» REQUIREMENT:
Show each line of the listing in which the word "Category" occurs.

» DATA SUPPLIED:
※ ※ ※

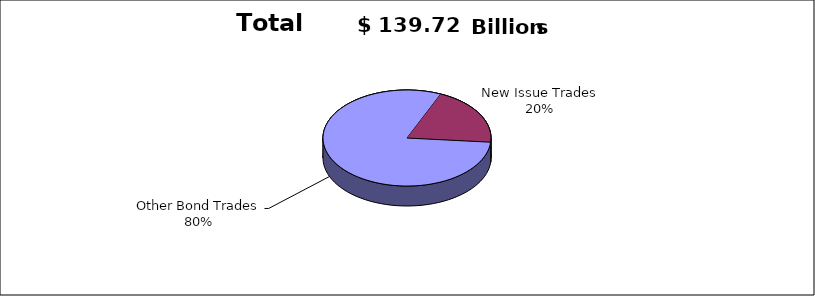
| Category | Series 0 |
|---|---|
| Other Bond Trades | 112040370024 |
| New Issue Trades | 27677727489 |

※ ※ ※

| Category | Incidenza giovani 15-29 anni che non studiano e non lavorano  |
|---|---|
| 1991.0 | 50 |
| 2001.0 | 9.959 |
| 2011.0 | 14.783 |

※ ※ ※

» RESULT FOR THIS EXERCISE:
| Category | Series 0 |
| Category | Incidenza giovani 15-29 anni che non studiano e non lavorano  |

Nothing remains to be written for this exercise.